Exercise brief
What you give back must match the data character for character.

Material supplied
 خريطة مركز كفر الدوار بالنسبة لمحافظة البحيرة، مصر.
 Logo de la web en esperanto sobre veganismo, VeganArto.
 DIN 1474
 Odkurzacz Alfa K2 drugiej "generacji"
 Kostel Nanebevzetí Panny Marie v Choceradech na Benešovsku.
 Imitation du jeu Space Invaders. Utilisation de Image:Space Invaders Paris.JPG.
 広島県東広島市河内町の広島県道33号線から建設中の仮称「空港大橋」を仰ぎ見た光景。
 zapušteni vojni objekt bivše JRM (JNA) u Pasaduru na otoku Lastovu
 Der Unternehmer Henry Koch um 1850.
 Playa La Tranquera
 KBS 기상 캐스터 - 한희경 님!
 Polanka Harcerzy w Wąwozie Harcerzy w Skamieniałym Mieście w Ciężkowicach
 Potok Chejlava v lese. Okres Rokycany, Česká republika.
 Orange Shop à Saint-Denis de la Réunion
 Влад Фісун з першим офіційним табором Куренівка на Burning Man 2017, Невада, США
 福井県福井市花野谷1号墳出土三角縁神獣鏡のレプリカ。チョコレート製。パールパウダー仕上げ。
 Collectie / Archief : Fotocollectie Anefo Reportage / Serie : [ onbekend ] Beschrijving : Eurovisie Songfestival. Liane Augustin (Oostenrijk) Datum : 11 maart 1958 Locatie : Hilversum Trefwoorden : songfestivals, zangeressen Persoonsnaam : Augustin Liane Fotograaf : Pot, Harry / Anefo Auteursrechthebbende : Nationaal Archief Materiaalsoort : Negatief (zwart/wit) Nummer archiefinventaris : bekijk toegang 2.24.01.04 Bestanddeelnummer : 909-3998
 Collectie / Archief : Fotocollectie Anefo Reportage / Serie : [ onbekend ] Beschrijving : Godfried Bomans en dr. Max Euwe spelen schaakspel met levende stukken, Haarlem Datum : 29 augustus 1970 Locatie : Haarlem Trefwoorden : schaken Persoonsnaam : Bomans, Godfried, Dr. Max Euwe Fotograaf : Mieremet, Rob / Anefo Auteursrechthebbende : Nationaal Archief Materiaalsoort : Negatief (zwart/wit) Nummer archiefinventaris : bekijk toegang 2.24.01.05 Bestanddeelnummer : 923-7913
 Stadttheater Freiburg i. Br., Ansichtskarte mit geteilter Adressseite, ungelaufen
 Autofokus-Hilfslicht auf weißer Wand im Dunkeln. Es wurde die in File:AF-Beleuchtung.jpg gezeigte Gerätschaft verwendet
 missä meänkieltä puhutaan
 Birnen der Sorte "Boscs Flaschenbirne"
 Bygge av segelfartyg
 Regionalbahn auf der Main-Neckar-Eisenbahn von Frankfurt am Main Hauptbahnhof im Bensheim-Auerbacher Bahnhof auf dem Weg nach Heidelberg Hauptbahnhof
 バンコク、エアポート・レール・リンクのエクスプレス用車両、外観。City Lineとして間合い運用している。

Result below
 خريطة مركز كفر الدوار بالنسبة لمحافظة البحيرة، مصر.
 Logo de la web en esperanto sobre veganismo, VeganArto.
 DIN 1474
 Odkurzacz Alfa K2 drugiej "generacji"
 Kostel Nanebevzetí Panny Marie v Choceradech na Benešovsku.
 Imitation du jeu Space Invaders. Utilisation de Image:Space Invaders Paris.JPG.
 広島県東広島市河内町の広島県道33号線から建設中の仮称「空港大橋」を仰ぎ見た光景。
 zapušteni vojni objekt bivše JRM (JNA) u Pasaduru na otoku Lastovu
 Der Unternehmer Henry Koch um 1850.
 Playa La Tranquera
 KBS 기상 캐스터 - 한희경 님!
 Polanka Harcerzy w Wąwozie Harcerzy w Skamieniałym Mieście w Ciężkowicach
 Potok Chejlava v lese. Okres Rokycany, Česká republika.
 Orange Shop à Saint-Denis de la Réunion
 Влад Фісун з першим офіційним табором Куренівка на Burning Man 2017, Невада, США
 福井県福井市花野谷1号墳出土三角縁神獣鏡のレプリカ。チョコレート製。パールパウダー仕上げ。
 Collectie / Archief : Fotocollectie Anefo Reportage / Serie : [ onbekend ] Beschrijving : Eurovisie Songfestival. Liane Augustin (Oostenrijk) Datum : 11 maart 1958 Locatie : Hilversum Trefwoorden : songfestivals, zangeressen Persoonsnaam : Augustin Liane Fotograaf : Pot, Harry / Anefo Auteursrechthebbende : Nationaal Archief Materiaalsoort : Negatief (zwart/wit) Nummer archiefinventaris : bekijk toegang 2.24.01.04 Bestanddeelnummer : 909-3998
 Collectie / Archief : Fotocollectie Anefo Reportage / Serie : [ onbekend ] Beschrijving : Godfried Bomans en dr. Max Euwe spelen schaakspel met levende stukken, Haarlem Datum : 29 augustus 1970 Locatie : Haarlem Trefwoorden : schaken Persoonsnaam : Bomans, Godfried, Dr. Max Euwe Fotograaf : Mieremet, Rob / Anefo Auteursrechthebbende : Nationaal Archief Materiaalsoort : Negatief (zwart/wit) Nummer archiefinventaris : bekijk toegang 2.24.01.05 Bestanddeelnummer : 923-7913
 Stadttheater Freiburg i. Br., Ansichtskarte mit geteilter Adressseite, ungelaufen
 Autofokus-Hilfslicht auf weißer Wand im Dunkeln. Es wurde die in File:AF-Beleuchtung.jpg gezeigte Gerätschaft verwendet
 missä meänkieltä puhutaan
 Birnen der Sorte "Boscs Flaschenbirne"
 Bygge av segelfartyg
 Regionalbahn auf der Main-Neckar-Eisenbahn von Frankfurt am Main Hauptbahnhof im Bensheim-Auerbacher Bahnhof auf dem Weg nach Heidelberg Hauptbahnhof
 バンコク、エアポート・レール・リンクのエクスプレス用車両、外観。City Lineとして間合い運用している。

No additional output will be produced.